*Instructions for the task:* Please output the data exactly, minus pictures.

*Records for this exercise:*

Segment Open

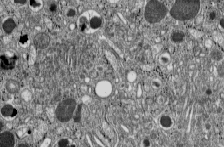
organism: C57BL Mouse
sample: Pancreatic islet
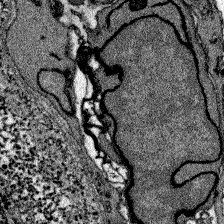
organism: Zebrafish
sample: Larval olfactory bulb
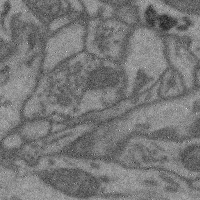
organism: Mouse
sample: Cerebral cortex
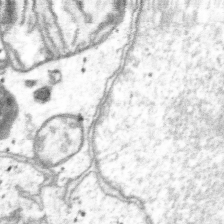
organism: Human
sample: HeLa cells
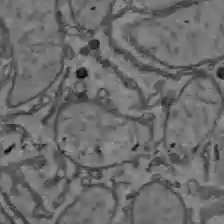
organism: C57BL Mouse
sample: Liver
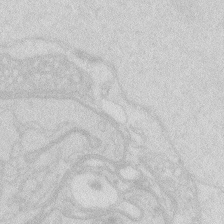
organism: Zebrafish
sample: Macrophage
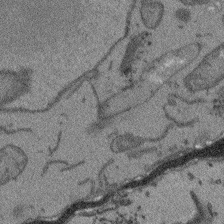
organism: Arabidopsis thaliana
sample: Root tip
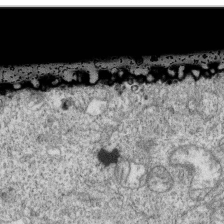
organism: Human
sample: HeLa cell HIV synapse
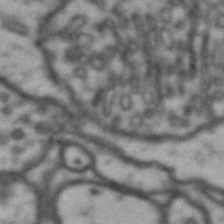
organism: Drosophila
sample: Brain
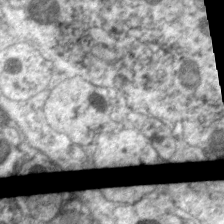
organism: C. elegans
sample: Pharynx
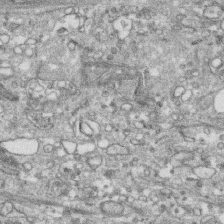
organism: Human
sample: CRL-1474
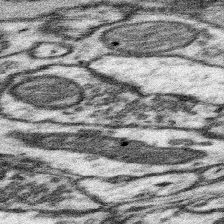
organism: Mouse
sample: Somatosensory cortex neuropil
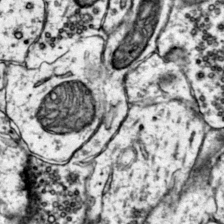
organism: Mouse
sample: Primary visual cortex
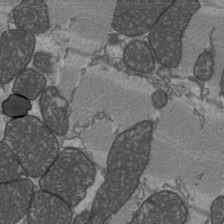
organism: C57BL Mouse
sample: Heart
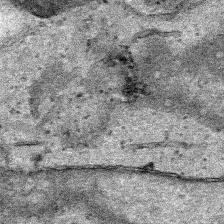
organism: Human
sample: Mitochondria in HCT116 cells
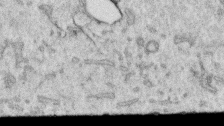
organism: Human
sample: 1205lu cells
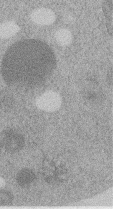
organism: C. elegans
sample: C. elegans embryo early stage
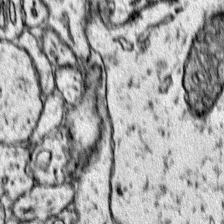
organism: Mouse
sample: Primary visual cortex
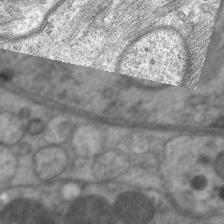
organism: C. elegans
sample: Pharynx
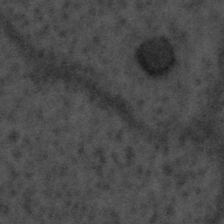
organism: Tuwongella immobilis
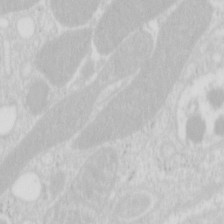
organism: Mouse
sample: Pancreas
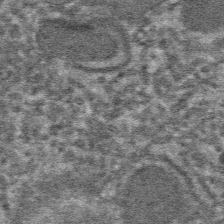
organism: Mouse
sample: Mouse hepatocytes
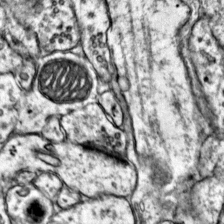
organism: Mouse
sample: Primary visual cortex
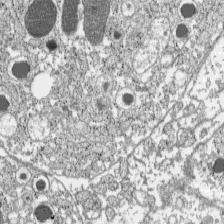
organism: C57BL Mouse
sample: Pancreatic islet
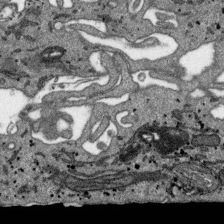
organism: Human
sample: Lung epithelial cells, uninfected (mock) control
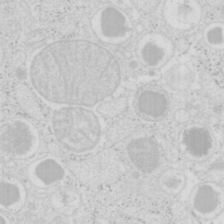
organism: Mouse
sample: Pancreas
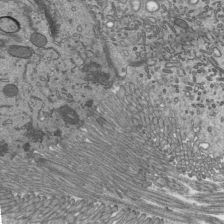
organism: Mouse
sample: Mouse epididymis efferent ductule cilia
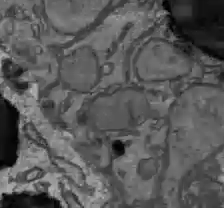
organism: C57BL Mouse
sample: Liver

Segment Closed

*Response to this task:*
organism: C57BL Mouse
sample: Pancreatic islet
organism: Zebrafish
sample: Larval olfactory bulb
organism: Mouse
sample: Cerebral cortex
organism: Human
sample: HeLa cells
organism: C57BL Mouse
sample: Liver
organism: Zebrafish
sample: Macrophage
organism: Arabidopsis thaliana
sample: Root tip
organism: Human
sample: HeLa cell HIV synapse
organism: Drosophila
sample: Brain
organism: C. elegans
sample: Pharynx
organism: Human
sample: CRL-1474
organism: Mouse
sample: Somatosensory cortex neuropil
organism: Mouse
sample: Primary visual cortex
organism: C57BL Mouse
sample: Heart
organism: Human
sample: Mitochondria in HCT116 cells
organism: Human
sample: 1205lu cells
organism: C. elegans
sample: C. elegans embryo early stage
organism: Mouse
sample: Primary visual cortex
organism: C. elegans
sample: Pharynx
organism: Tuwongella immobilis
organism: Mouse
sample: Pancreas
organism: Mouse
sample: Mouse hepatocytes
organism: Mouse
sample: Primary visual cortex
organism: C57BL Mouse
sample: Pancreatic islet
organism: Human
sample: Lung epithelial cells, uninfected (mock) control
organism: Mouse
sample: Pancreas
organism: Mouse
sample: Mouse epididymis efferent ductule cilia
organism: C57BL Mouse
sample: Liver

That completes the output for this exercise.